Scale scores were formed by summing items for participants with at least 80% of items present on each scale. We first assessed the factor structure of the ten peer communication items using principal axis factoring. Both direct oblimin and promax rotations were examined to provide converging evidence on the number of factors to be extracted. An increasing number of factors were extracted. Patterns of factor loadings and scree plots were examined to determine the number of factors to retain; the decision criteria were based on simple structure and interpretability.

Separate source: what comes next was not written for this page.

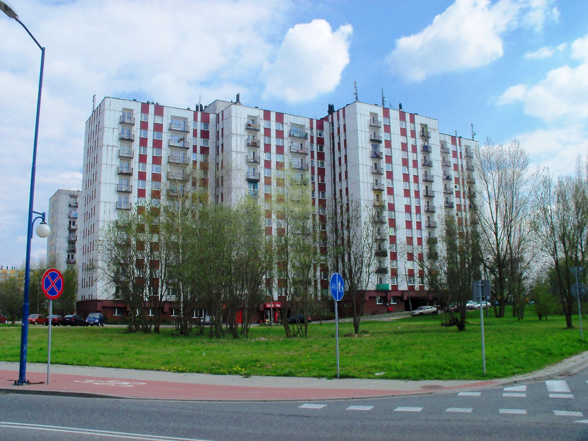 Blok na os. Paderewskiego w Katowicach (widok od strony ul. Damrota)

Next, we used pearson product moment correlations to assess interrelationships among communication variables, measures of consumption and other validation measures. We evaluated the association of gender with the communication variables using t-tests.

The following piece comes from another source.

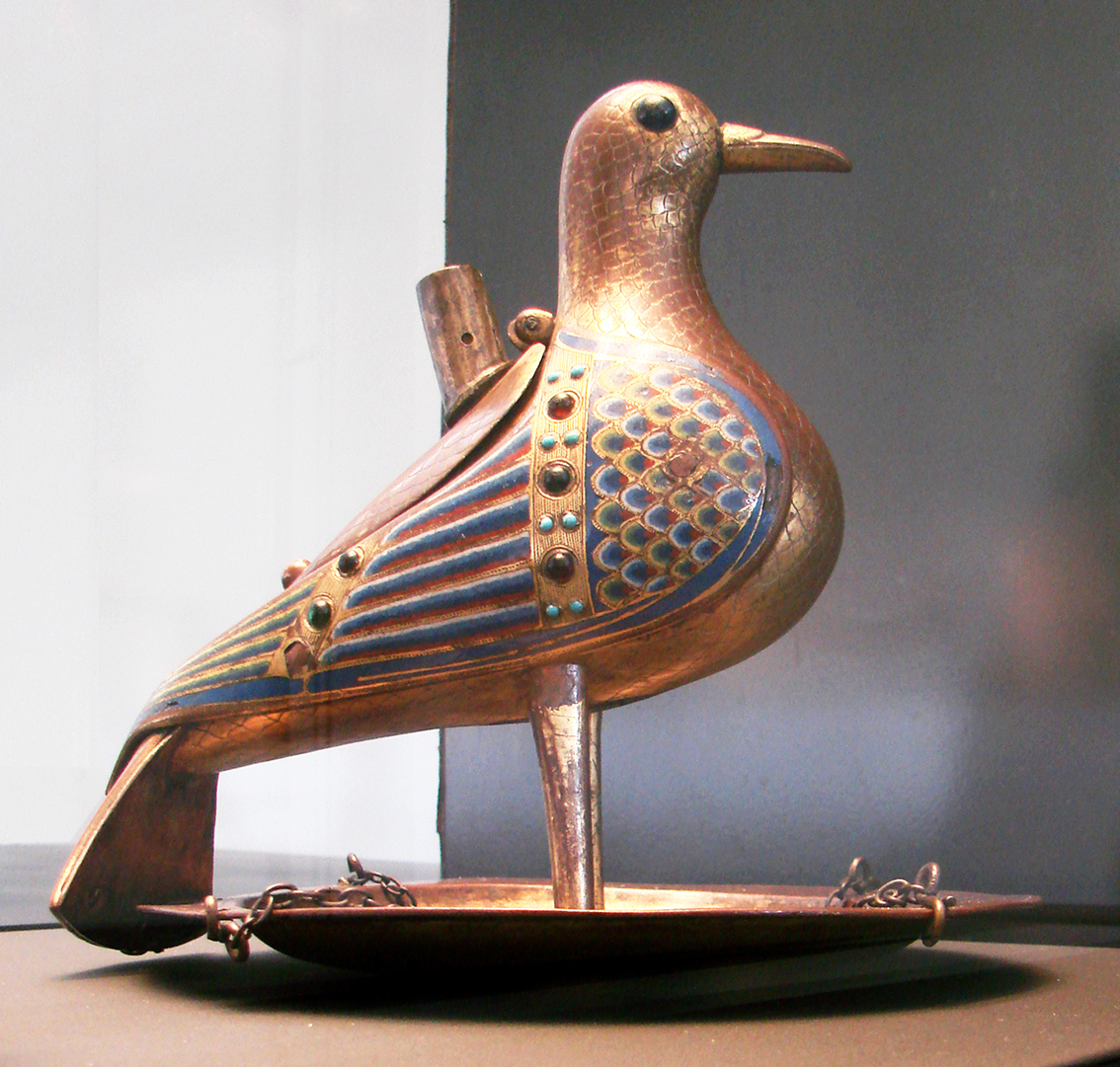 Colombe eucharistique. Cuivre doré et émail champlevé, Limoges, 1210-1220. Provient de l'église de Raincheval dans la Somme. Musée de Picardie à Amiens.

To address the third aim, we used hierarchical multiple regression to examine whether the retained dimensions of communication (a) predicted drinks per week independent of perceived drinking of close friends of the same gender, and (b) moderated the relationship between those descriptive norms and typical drinks per week. Main effects and interactions involving all communication variables were included in a single model. The communication variables and descriptive norms were centered at the sample mean before forming interactions. Simple slopes were probed at different levels of communication by re-centering the communication variables to 1 standard deviation above and below the mean (Aiken & West, 1991).

Results

Sample Characteristics

On average, participants were 19.25 years old (SD=1.11). The sample was predominantly male (75%) and white (82%). Most students were in their freshman (31%) or sophomore year of college (39%). Participants drank an average of 12.71 drinks per week (SD = 8.88); for males the mean was 14 (SD = 9.13) and for females the mean was 8.91 (SD = 6.8). Males perceived that their close friends drank an average of 20.3 (SD = 10.2) drinks per week and females estimated their friends drank 12.0 drinks per week (SD = 6.3). Average peak BAC was 0.16 (SD = 0.10). The mean AUDIT score was 11.02 (SD = 5.14; range 1 – 33); 73% met or exceeded the standard cut-off score of 8 for hazardous drinking (Allen et al., 1997). The average number of problems on the BYAACQ experienced in the last month was 5.44 (SD = 4.25) out of 24.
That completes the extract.